Transcribe each line below word for word.

━━ Available records

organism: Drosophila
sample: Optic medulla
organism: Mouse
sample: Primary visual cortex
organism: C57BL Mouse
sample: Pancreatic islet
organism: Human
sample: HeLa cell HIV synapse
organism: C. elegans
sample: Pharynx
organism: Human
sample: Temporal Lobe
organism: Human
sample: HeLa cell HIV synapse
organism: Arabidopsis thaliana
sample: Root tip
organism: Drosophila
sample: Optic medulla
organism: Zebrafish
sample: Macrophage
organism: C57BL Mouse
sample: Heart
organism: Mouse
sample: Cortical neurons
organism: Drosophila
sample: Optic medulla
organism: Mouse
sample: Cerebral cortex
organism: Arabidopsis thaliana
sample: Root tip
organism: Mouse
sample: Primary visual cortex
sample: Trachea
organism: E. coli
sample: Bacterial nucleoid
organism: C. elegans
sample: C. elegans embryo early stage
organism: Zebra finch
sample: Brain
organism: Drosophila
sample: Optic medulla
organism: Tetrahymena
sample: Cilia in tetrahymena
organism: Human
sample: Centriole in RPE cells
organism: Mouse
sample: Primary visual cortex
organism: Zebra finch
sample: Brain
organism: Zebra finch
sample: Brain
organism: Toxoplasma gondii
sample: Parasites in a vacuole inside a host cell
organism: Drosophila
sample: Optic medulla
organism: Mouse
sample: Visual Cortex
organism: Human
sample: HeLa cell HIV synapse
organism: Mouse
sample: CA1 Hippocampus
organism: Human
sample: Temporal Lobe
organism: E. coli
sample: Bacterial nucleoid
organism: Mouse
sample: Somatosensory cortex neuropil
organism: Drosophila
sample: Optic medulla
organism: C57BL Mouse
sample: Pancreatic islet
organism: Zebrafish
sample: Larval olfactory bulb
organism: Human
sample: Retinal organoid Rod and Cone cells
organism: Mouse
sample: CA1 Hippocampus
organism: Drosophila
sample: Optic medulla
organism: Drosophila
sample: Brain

━━━━

## Result below
organism: Drosophila
sample: Optic medulla
organism: Mouse
sample: Primary visual cortex
organism: C57BL Mouse
sample: Pancreatic islet
organism: Human
sample: HeLa cell HIV synapse
organism: C. elegans
sample: Pharynx
organism: Human
sample: Temporal Lobe
organism: Human
sample: HeLa cell HIV synapse
organism: Arabidopsis thaliana
sample: Root tip
organism: Drosophila
sample: Optic medulla
organism: Zebrafish
sample: Macrophage
organism: C57BL Mouse
sample: Heart
organism: Mouse
sample: Cortical neurons
organism: Drosophila
sample: Optic medulla
organism: Mouse
sample: Cerebral cortex
organism: Arabidopsis thaliana
sample: Root tip
organism: Mouse
sample: Primary visual cortex
sample: Trachea
organism: E. coli
sample: Bacterial nucleoid
organism: C. elegans
sample: C. elegans embryo early stage
organism: Zebra finch
sample: Brain
organism: Drosophila
sample: Optic medulla
organism: Tetrahymena
sample: Cilia in tetrahymena
organism: Human
sample: Centriole in RPE cells
organism: Mouse
sample: Primary visual cortex
organism: Zebra finch
sample: Brain
organism: Zebra finch
sample: Brain
organism: Toxoplasma gondii
sample: Parasites in a vacuole inside a host cell
organism: Drosophila
sample: Optic medulla
organism: Mouse
sample: Visual Cortex
organism: Human
sample: HeLa cell HIV synapse
organism: Mouse
sample: CA1 Hippocampus
organism: Human
sample: Temporal Lobe
organism: E. coli
sample: Bacterial nucleoid
organism: Mouse
sample: Somatosensory cortex neuropil
organism: Drosophila
sample: Optic medulla
organism: C57BL Mouse
sample: Pancreatic islet
organism: Zebrafish
sample: Larval olfactory bulb
organism: Human
sample: Retinal organoid Rod and Cone cells
organism: Mouse
sample: CA1 Hippocampus
organism: Drosophila
sample: Optic medulla
organism: Drosophila
sample: Brain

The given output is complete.